2: The memory block detections were false positives.
3: If you think you might not be clean, follow the guide iroc9555 posted a link to.

In the first image - They are JAVA Exploits and not viruses as such, but should still be dealt with as you have.

These JAVA exploit alerts are often a case of you are running an out of date JAVA version that is vulnerable to attack, you should ensure that you have the latest version.

“depending what Windows you are using in Documents and Settings or User or data program > Avast > Report > Quick or Complete Scan.txt.”

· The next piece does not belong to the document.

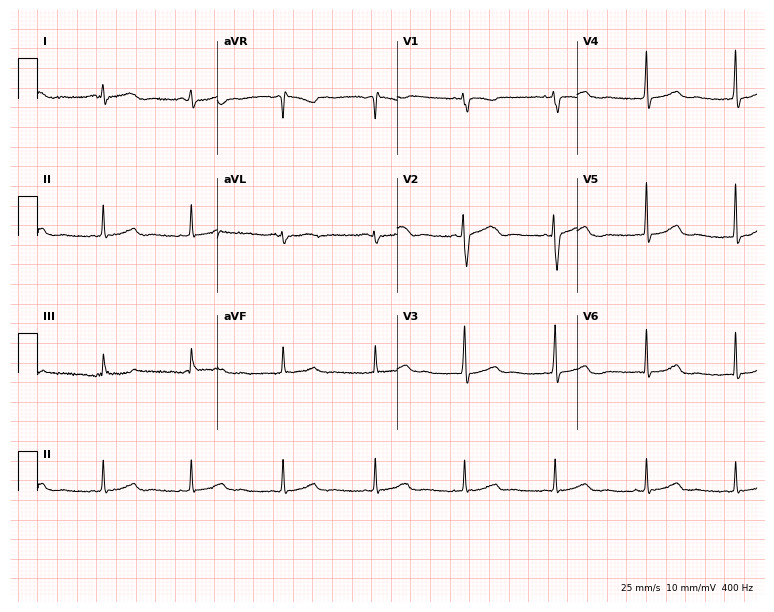
ECG — a 25-year-old female. Labelled as a normal ECG.
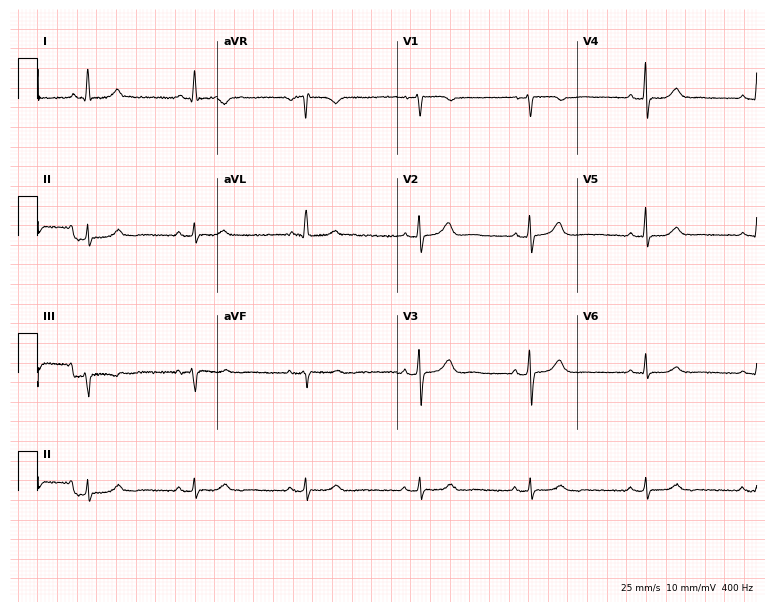
ECG (7.3-second recording at 400 Hz) — a 68-year-old female patient. Labelled as a normal ECG.

I still cannot find. I use windows XP.

The most recent avast scan just finished and is now showing a new virus threat that the last scan did not pick up on. ??? I am wondering why the prior scan did not get this? I also tried to delete, but now says it cannot find.

mbamswissarmy and mbam.exe belongs to malwarebytes…

are you doing a custom scan ? have you selected “scan memory” ?

You have to have enabled Generate report in your Scan settings.

“You have to have enabled Generate report in your Scan settings.”

I do have it checked, but cannot find where the log/report file is being saved on my c drive.

I do have custom scan set to the memory. I guess I should take that off then and all is well?